Performance comparison

Compression vs other codecs

At similar visual quality, HEVC > H.264 and AV1 ≥ HEVC (content- and encoder-dependent). Treat H.264 as the compatibility baseline and move up when bandwidth or decode support allow.

Encode and decode speed

  • Decode: H.264 hardware decode is common—good power efficiency.
  • Encode: libx264 is efficient; realtime 4K often uses GPU encoders.

Hardware acceleration

  • Intel: Quick Sync (h264_qsv, etc., depends on platform and build)
  • NVIDIA: NVENC h264_nvenc
  • Apple: VideoToolbox (h264_videotoolbox)
  • AMD: AMF (h264_amf)

Verify decode on target devices before shipping.


Real-world use cases

Streaming (YouTube, Netflix, etc.)

  • YouTube re-transcodes uploads; masters are often ProRes or high-bitrate H.264/H.265.
  • Large OTTs add HDR, subtitles, DRM; some legacy clients still need H.264-only ladders.

Mobile apps

  • iOS and Android essentially assume H.264 decode. Older devices may require Baseline/Main—validate profiles.

Web browsers

  • MP4 (H.264 + AAC) plays almost everywhere, including Safari—still the lowest-risk choice for broad compatibility.
  • WebRTC often lists H.264 as a interop codec.

Optimization tips

Smaller files without trashing quality

  • Resolution and frame rate dominate bitrate savings.
  • For audio-only speech, AAC 96–128k; for music-heavy, 192–256k is common.
  • CRF + slower preset reduces wasted bits.

Faster encoding

  • Move preset one or two steps faster (mediumfast).
  • Switch to GPU encode (re-check quality).
  • Scale in-encoder, e.g. -vf scale=-2:1080.

Batch automation

#!/usr/bin/env bash
set -euo pipefail
mkdir -p out
for f in *.mov; do
  ffmpeg -y -i "$f" -c:v libx264 -crf 21 -preset medium -pix_fmt yuv420p \
    -c:a aac -b:a 160k "out/${f%.mov}.mp4"
done

On Windows PowerShell, adapt the loop syntax.


Common problems

Compatibility

  • Profile/level mismatch: Some TVs and STBs reject [email protected]—try -level 4.1.
  • Pixel format: yuv420p is the usual minimum for web and mobile.

Quality issues

  • Upscaled sources will not regain detail at higher bitrate—fix source resolution and exposure first.
  • Low bitrate + fast motion often needs more bitrate, GOP tuning, and B-frame settings—not just a higher profile.

Licensing

  • H.264 is covered by many patents; commercial products may need license review.
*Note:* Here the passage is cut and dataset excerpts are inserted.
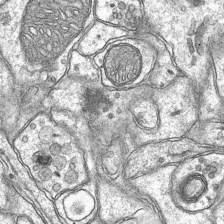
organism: Mouse
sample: CA1 Hippocampus
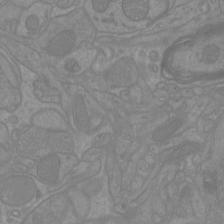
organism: Mouse
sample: Cortical neurons
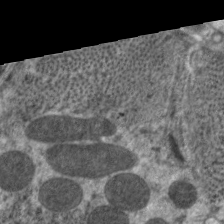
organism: C. elegans
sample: Pharynx
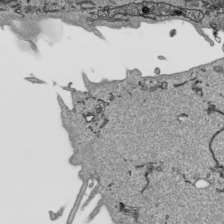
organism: Human
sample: Mitochondria in HCT116 cells
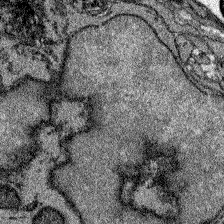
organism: Zebrafish
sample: Larval olfactory bulb
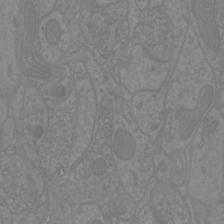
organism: Mouse
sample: Cortical neurons
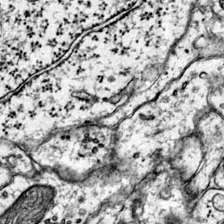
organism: Mouse
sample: Primary visual cortex
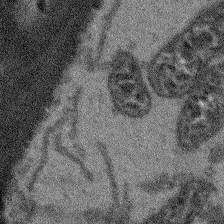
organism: Arabidopsis thaliana
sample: Root tip
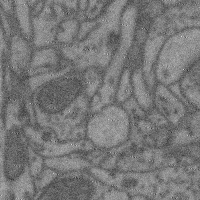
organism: Mouse
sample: Cerebral cortex
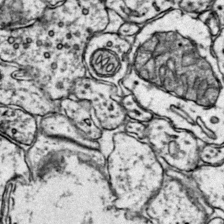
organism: Mouse
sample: Primary visual cortex
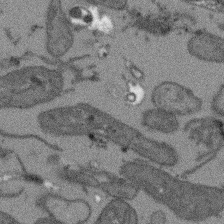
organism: Arabidopsis thaliana
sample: Root tip
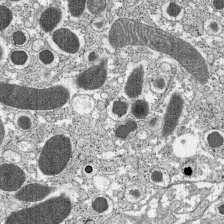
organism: C57BL Mouse
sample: Pancreatic islet
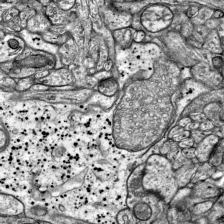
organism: Mouse
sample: Visual Cortex
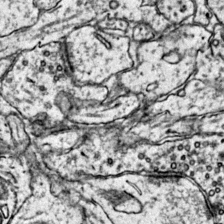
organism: Mouse
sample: Primary visual cortex
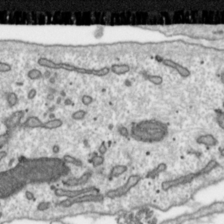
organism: Toxoplasma gondii
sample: Parasites in a vacuole inside a host cell
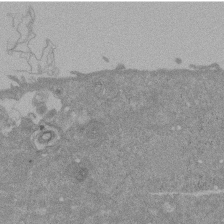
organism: Mouse
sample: ED-1 cell nuclei; centrioles
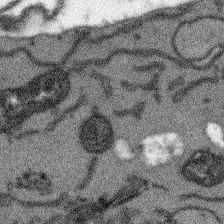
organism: Arabidopsis thaliana
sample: Root tip
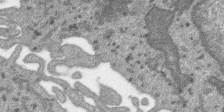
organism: Human
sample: Lung epithelial cells infected with SARS-CoV-2
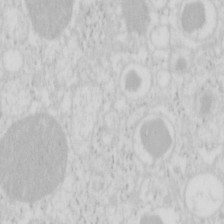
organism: Mouse
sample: Pancreas
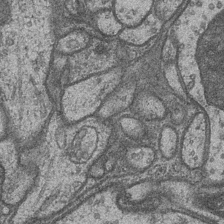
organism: Drosophila
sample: Optic medulla
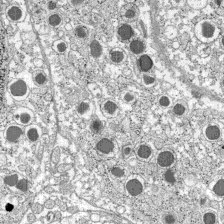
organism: C57BL Mouse
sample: Pancreatic islet
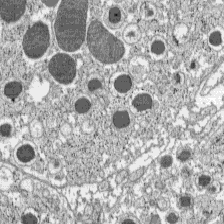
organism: C57BL Mouse
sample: Pancreatic islet
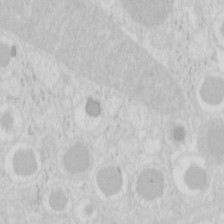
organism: Mouse
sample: Pancreas
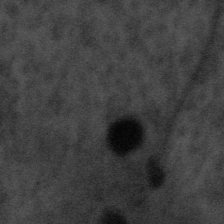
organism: Tuwongella immobilis
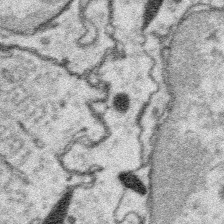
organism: Platynereis dumerilii

Using an open-source encoder does not automatically clear all rights.

Wrap-up

Summary

  • H.264 remains the baseline codec for compatibility, ecosystem, and hardware decode.
  • In practice, bundle CRF vs target bitrate, preset, profile/level, and yuv420p for stable results.
  • Before moving to HEVC or AV1, lock device targets and legal/licensing constraints.

When to choose H.264

  • Maximum compatibility for web and mobile, low-latency live with broad device support, and intermediate/delivery formats in editing pipelines. For bandwidth-critical cases, compare with the HEVC guide and AV1 guide.